SUPPLIED RECORDS:

========================================================================

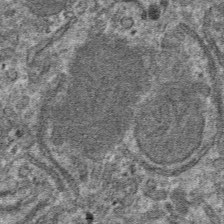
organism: Mouse
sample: Mouse hepatocytes
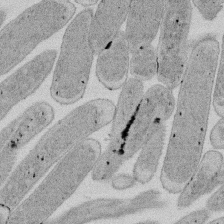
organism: E. coli
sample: Bacterial nucleoid
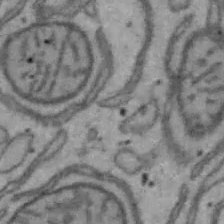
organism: Mouse
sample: Liver
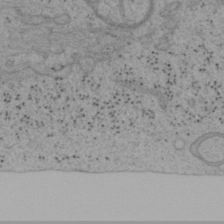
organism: Human
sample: HeLa cells
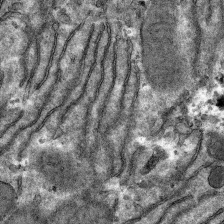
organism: Mouse
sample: Mouse hepatocytes
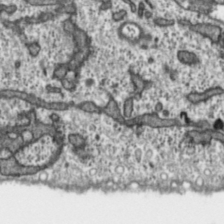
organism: Toxoplasma gondii
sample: Parasites in a vacuole inside a host cell
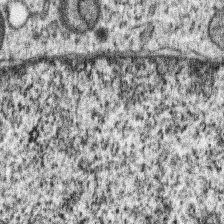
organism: Human
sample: HeLa cells
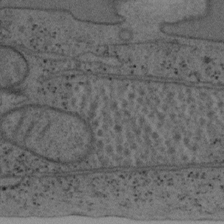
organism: Human
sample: HeLa cells
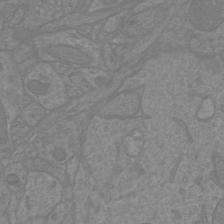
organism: Mouse
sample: Cortical neurons
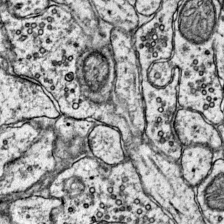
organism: Mouse
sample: Primary visual cortex
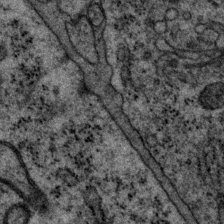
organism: P. pacificus
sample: Pharynx
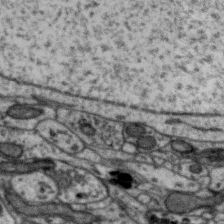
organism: Zebra finch
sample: Brain
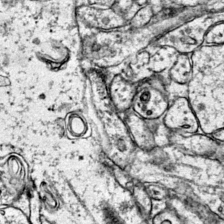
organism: Mouse
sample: Primary visual cortex
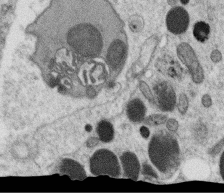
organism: C. elegans
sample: C. elegans oocyte; sperm cells
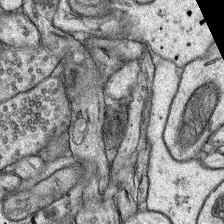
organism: Rat
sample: Hippocampus
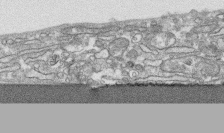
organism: Human
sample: CRL-1474
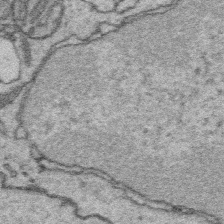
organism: Platynereis dumerilii
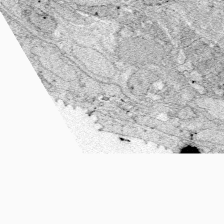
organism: Zebrafish
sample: Whole-Brain
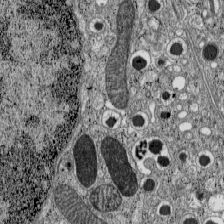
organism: C57BL Mouse
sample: Pancreatic islet
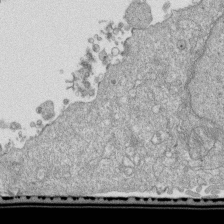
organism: Human
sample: HeLa cell HIV synapse
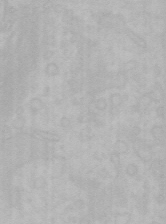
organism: Mouse
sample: Choroid plexus
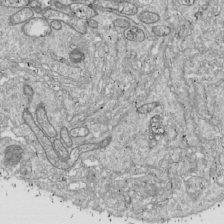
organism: Drosophila
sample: Cell division; meiosis; drosophila spermatocytes
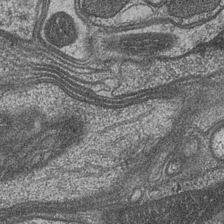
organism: Drosophila
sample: Optic medulla
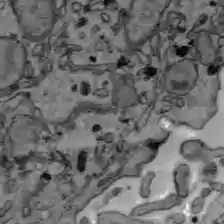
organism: C57BL Mouse
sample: Liver
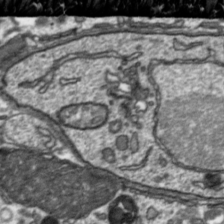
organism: Toxoplasma gondii
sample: Parasites in a vacuole inside a host cell
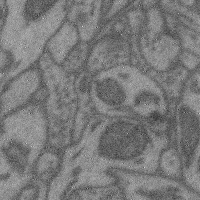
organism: Mouse
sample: Cerebral cortex
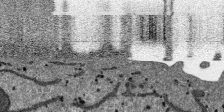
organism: Human
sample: Lung epithelial cells, uninfected (mock) control
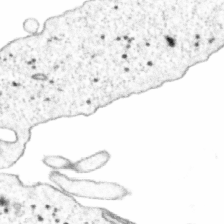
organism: Human
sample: HeLa cells
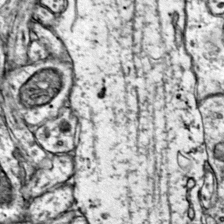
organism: Mouse
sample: Primary visual cortex
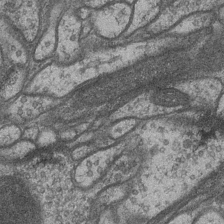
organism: Drosophila
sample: Optic medulla
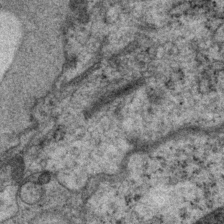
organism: P. pacificus
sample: Pharynx
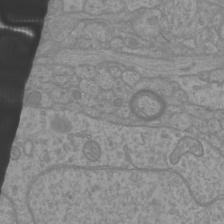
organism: Mouse
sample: Cortical neurons
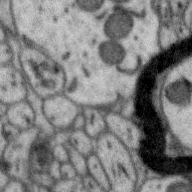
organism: Zebra finch
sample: Brain
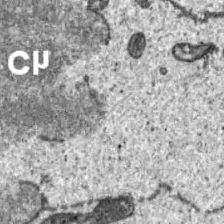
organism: Human
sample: HeLa cells
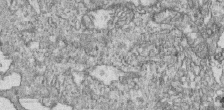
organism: Human
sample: HeLa cell HIV synapse
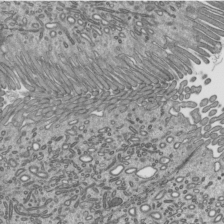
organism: Mouse
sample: Mouse epididymis efferent ductule cilia
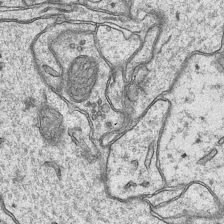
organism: Mouse
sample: CA1 Hippocampus
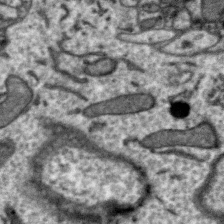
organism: Zebra finch
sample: Brain
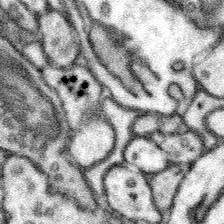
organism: Mouse
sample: Somatosensory cortex neuropil
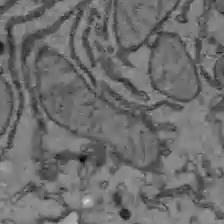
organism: C57BL Mouse
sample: Liver
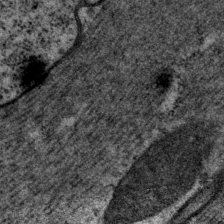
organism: P. pacificus
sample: Pharynx
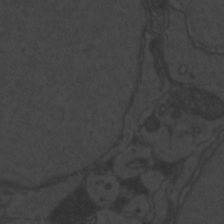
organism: Zebrafish
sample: Macrophage infected with Toxoplasma gondii
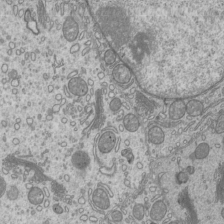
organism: Mouse
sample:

========================================================================

Through to the final line, copy the material above exactly and skip the images.

organism: Mouse
sample: Mouse hepatocytes
organism: E. coli
sample: Bacterial nucleoid
organism: Mouse
sample: Liver
organism: Human
sample: HeLa cells
organism: Mouse
sample: Mouse hepatocytes
organism: Toxoplasma gondii
sample: Parasites in a vacuole inside a host cell
organism: Human
sample: HeLa cells
organism: Human
sample: HeLa cells
organism: Mouse
sample: Cortical neurons
organism: Mouse
sample: Primary visual cortex
organism: P. pacificus
sample: Pharynx
organism: Zebra finch
sample: Brain
organism: Mouse
sample: Primary visual cortex
organism: C. elegans
sample: C. elegans oocyte; sperm cells
organism: Rat
sample: Hippocampus
organism: Human
sample: CRL-1474
organism: Platynereis dumerilii
organism: Zebrafish
sample: Whole-Brain
organism: C57BL Mouse
sample: Pancreatic islet
organism: Human
sample: HeLa cell HIV synapse
organism: Mouse
sample: Choroid plexus
organism: Drosophila
sample: Cell division; meiosis; drosophila spermatocytes
organism: Drosophila
sample: Optic medulla
organism: C57BL Mouse
sample: Liver
organism: Toxoplasma gondii
sample: Parasites in a vacuole inside a host cell
organism: Mouse
sample: Cerebral cortex
organism: Human
sample: Lung epithelial cells, uninfected (mock) control
organism: Human
sample: HeLa cells
organism: Mouse
sample: Primary visual cortex
organism: Drosophila
sample: Optic medulla
organism: P. pacificus
sample: Pharynx
organism: Mouse
sample: Cortical neurons
organism: Zebra finch
sample: Brain
organism: Human
sample: HeLa cells
organism: Human
sample: HeLa cell HIV synapse
organism: Mouse
sample: Mouse epididymis efferent ductule cilia
organism: Mouse
sample: CA1 Hippocampus
organism: Zebra finch
sample: Brain
organism: Mouse
sample: Somatosensory cortex neuropil
organism: C57BL Mouse
sample: Liver
organism: P. pacificus
sample: Pharynx
organism: Zebrafish
sample: Macrophage infected with Toxoplasma gondii
organism: Mouse
sample:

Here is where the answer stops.